Work to be completed ->
Please repeat nothing except the lines from the one containing "Libochovický děkan Karel" through the end of the records, exactly and without pictures.

-*-*-

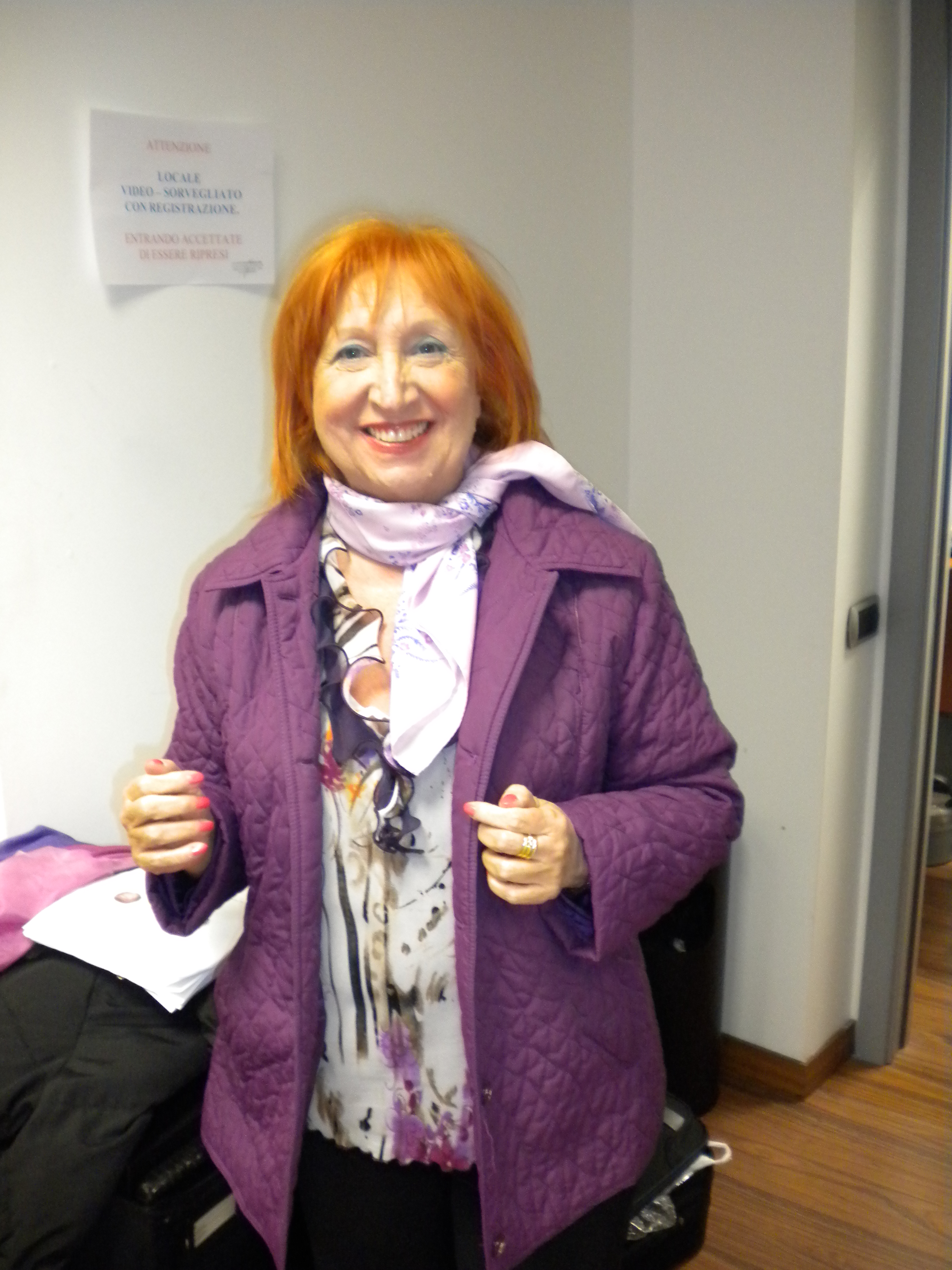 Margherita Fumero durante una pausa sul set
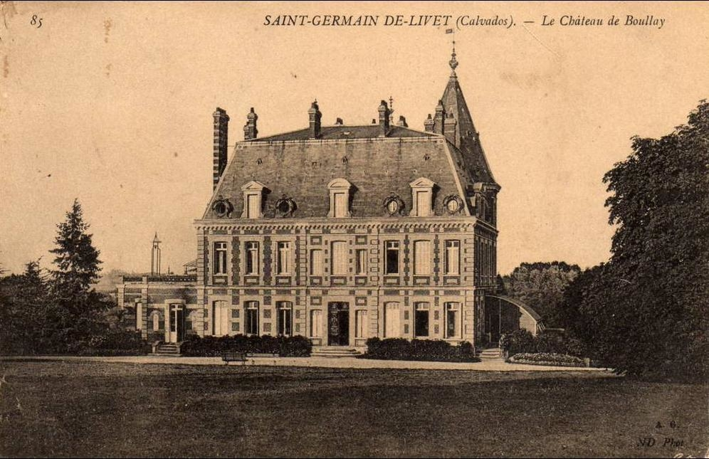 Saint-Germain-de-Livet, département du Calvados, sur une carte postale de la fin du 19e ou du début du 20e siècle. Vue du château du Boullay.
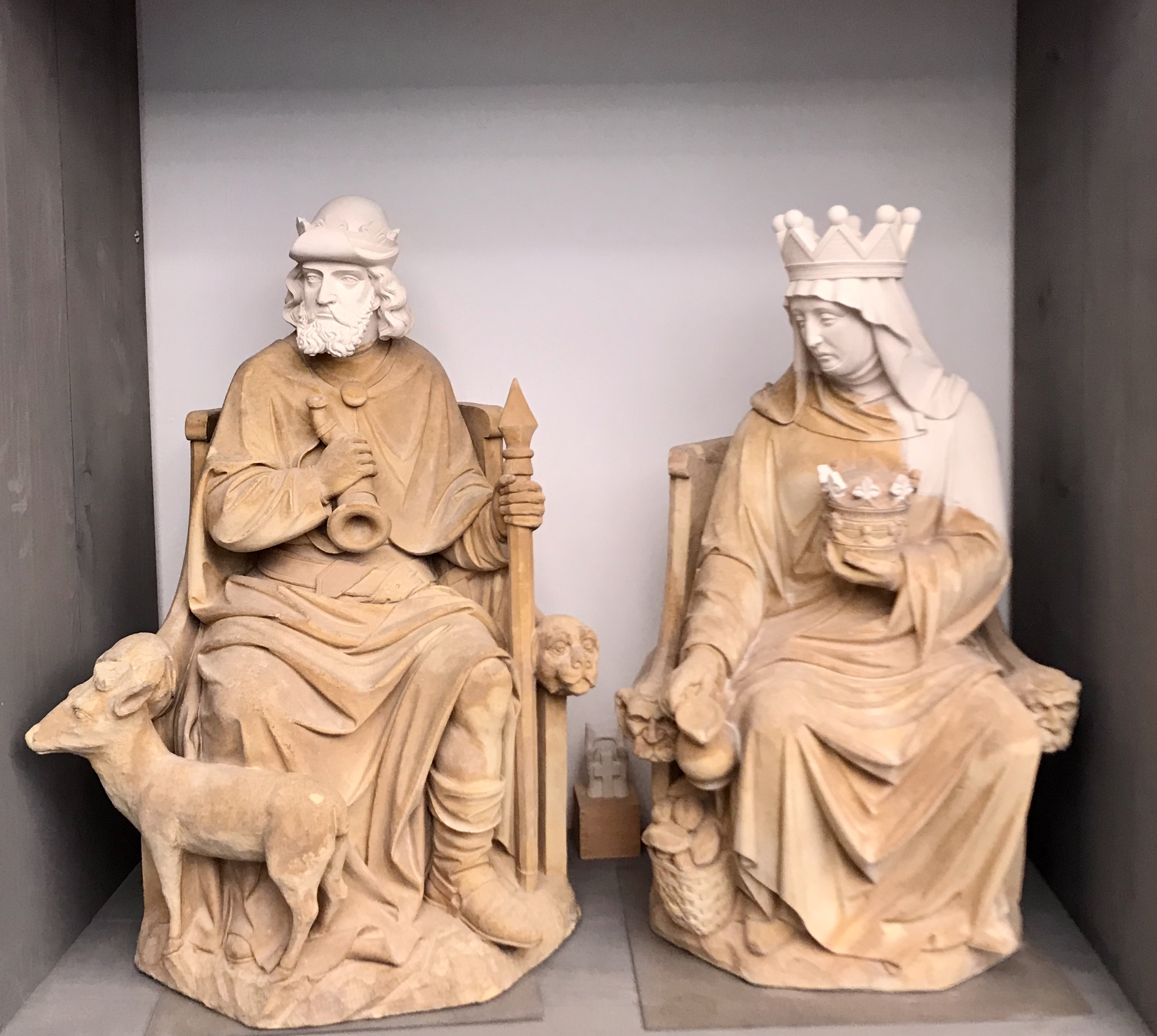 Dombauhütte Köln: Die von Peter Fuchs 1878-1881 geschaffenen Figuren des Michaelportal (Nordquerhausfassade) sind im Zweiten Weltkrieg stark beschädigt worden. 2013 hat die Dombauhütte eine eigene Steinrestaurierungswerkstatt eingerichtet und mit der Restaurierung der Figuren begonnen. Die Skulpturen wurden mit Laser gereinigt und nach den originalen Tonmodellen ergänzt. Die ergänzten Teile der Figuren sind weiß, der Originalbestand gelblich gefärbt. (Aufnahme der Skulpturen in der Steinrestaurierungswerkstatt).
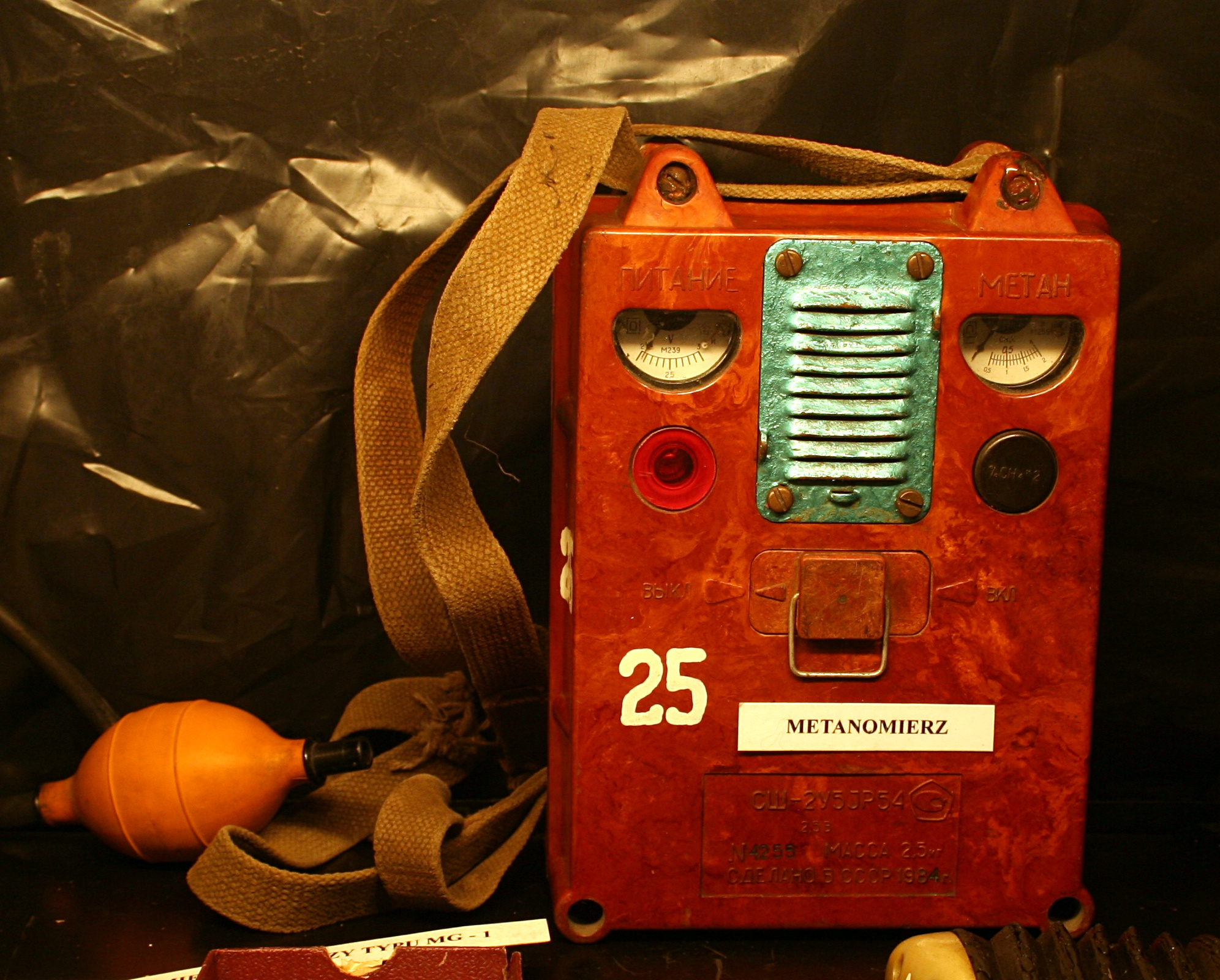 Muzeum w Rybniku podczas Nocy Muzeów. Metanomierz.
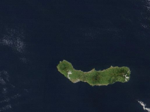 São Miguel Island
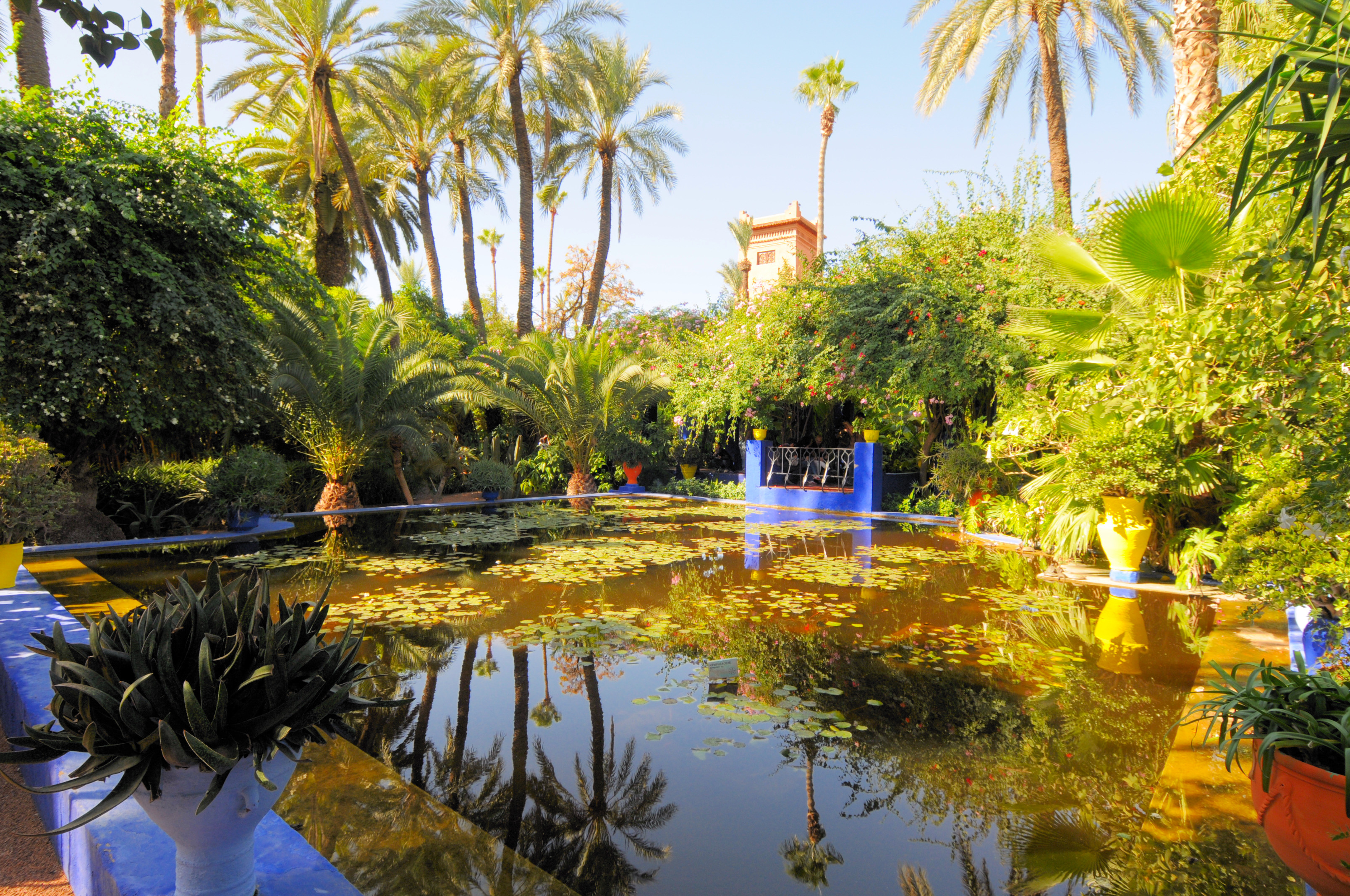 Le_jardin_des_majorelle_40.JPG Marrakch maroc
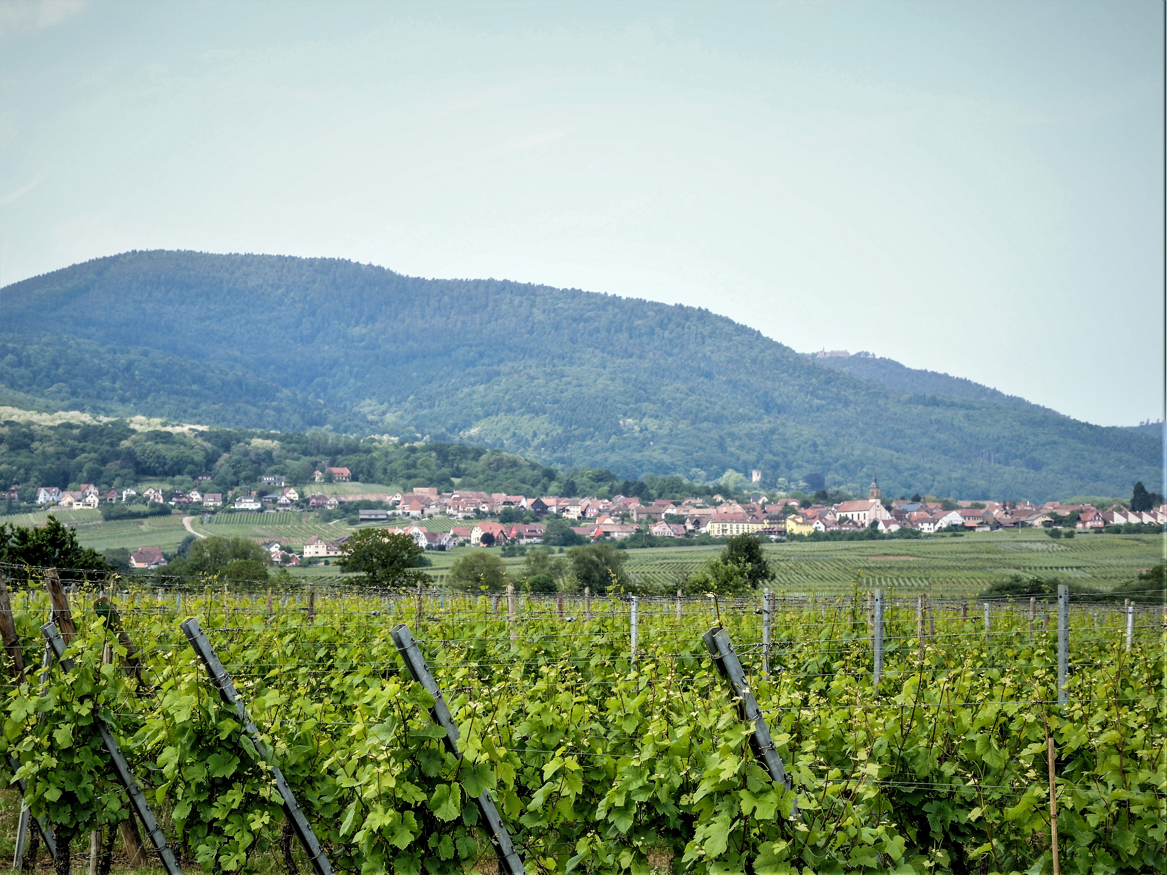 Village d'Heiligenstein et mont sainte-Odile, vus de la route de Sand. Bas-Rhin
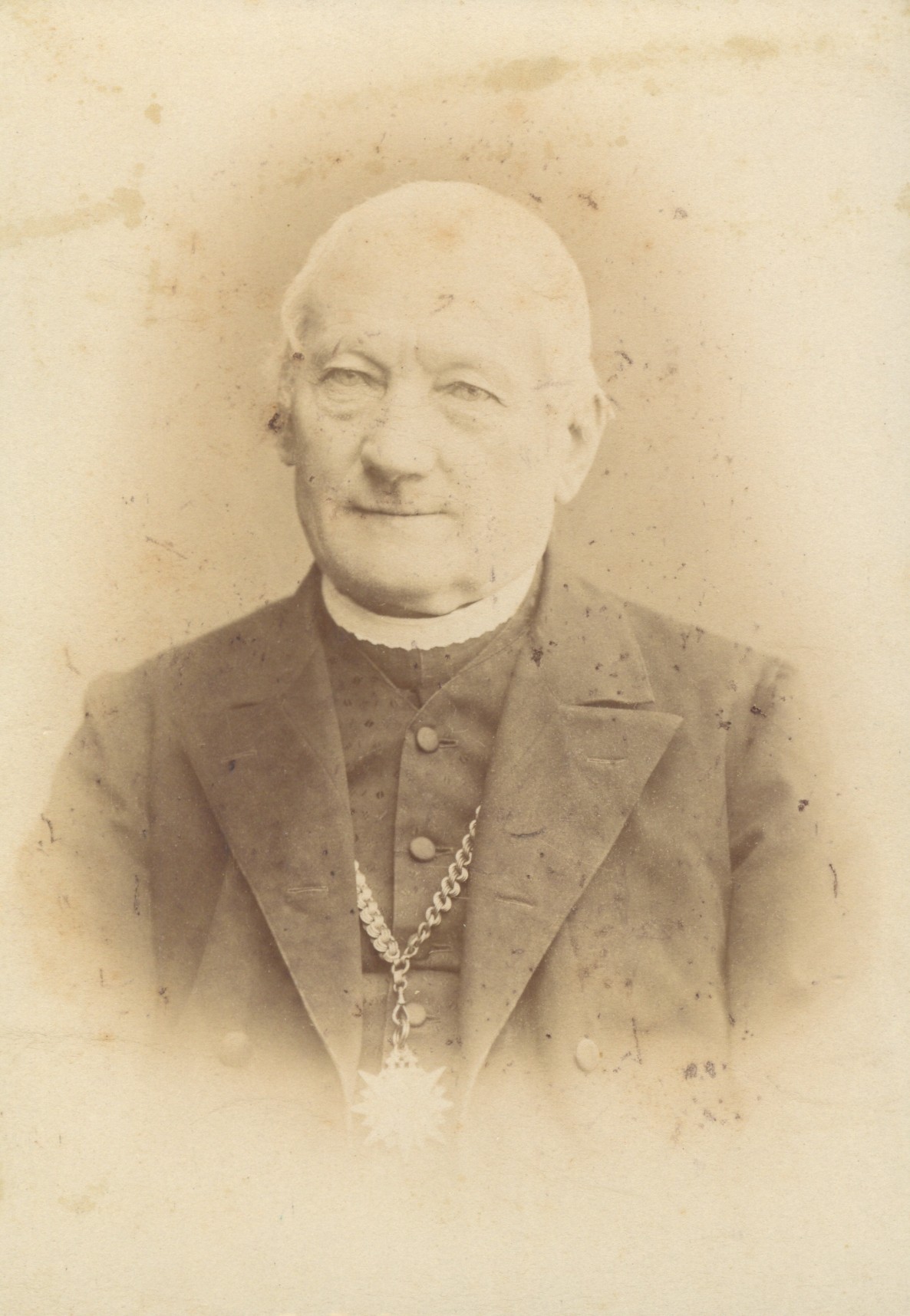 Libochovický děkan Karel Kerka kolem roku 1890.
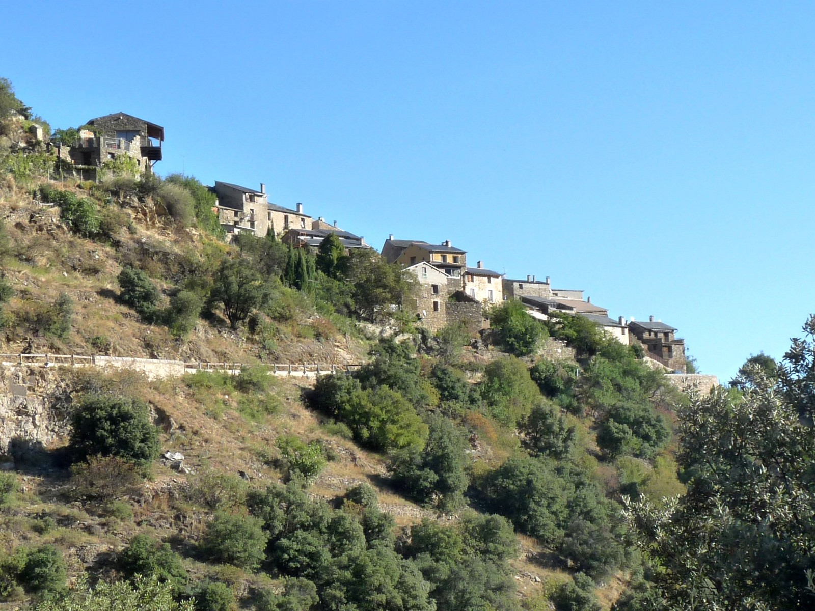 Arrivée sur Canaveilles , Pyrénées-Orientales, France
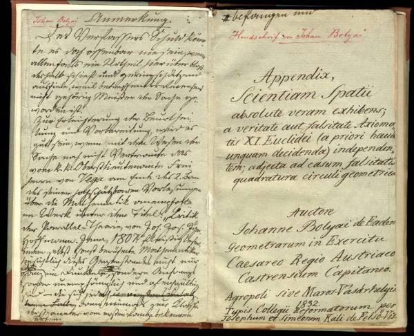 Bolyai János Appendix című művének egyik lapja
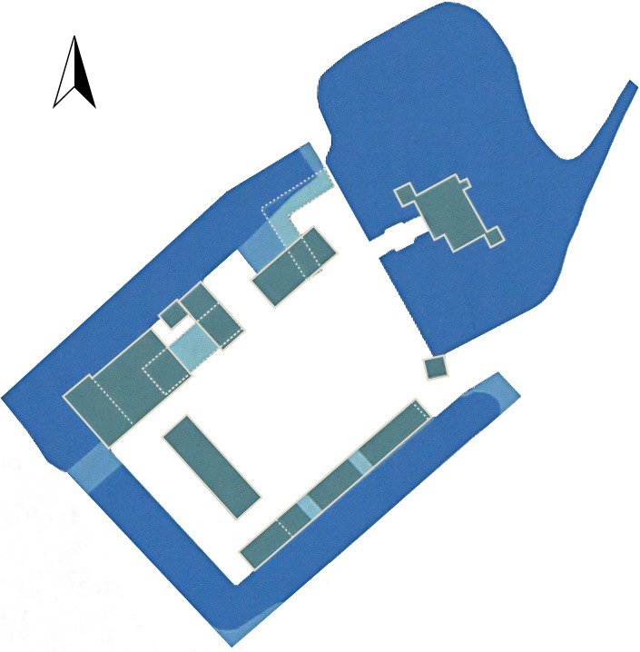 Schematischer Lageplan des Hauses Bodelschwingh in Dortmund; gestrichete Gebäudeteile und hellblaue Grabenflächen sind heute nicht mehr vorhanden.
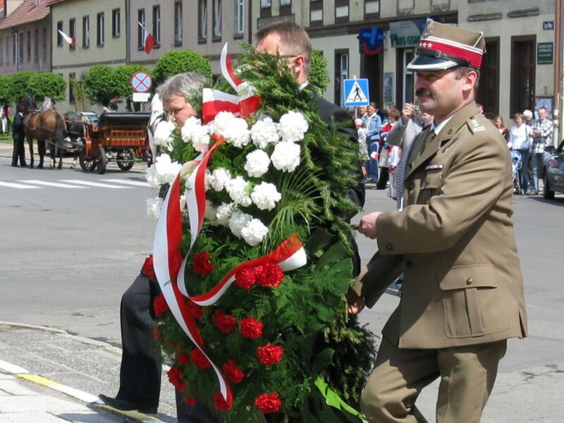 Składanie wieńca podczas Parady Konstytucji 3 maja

-*-*-

Exercise answer ->
 Libochovický děkan Karel Kerka kolem roku 1890.
 Arrivée sur Canaveilles , Pyrénées-Orientales, France
 Bolyai János Appendix című művének egyik lapja
 Schematischer Lageplan des Hauses Bodelschwingh in Dortmund; gestrichete Gebäudeteile und hellblaue Grabenflächen sind heute nicht mehr vorhanden.
 Składanie wieńca podczas Parady Konstytucji 3 maja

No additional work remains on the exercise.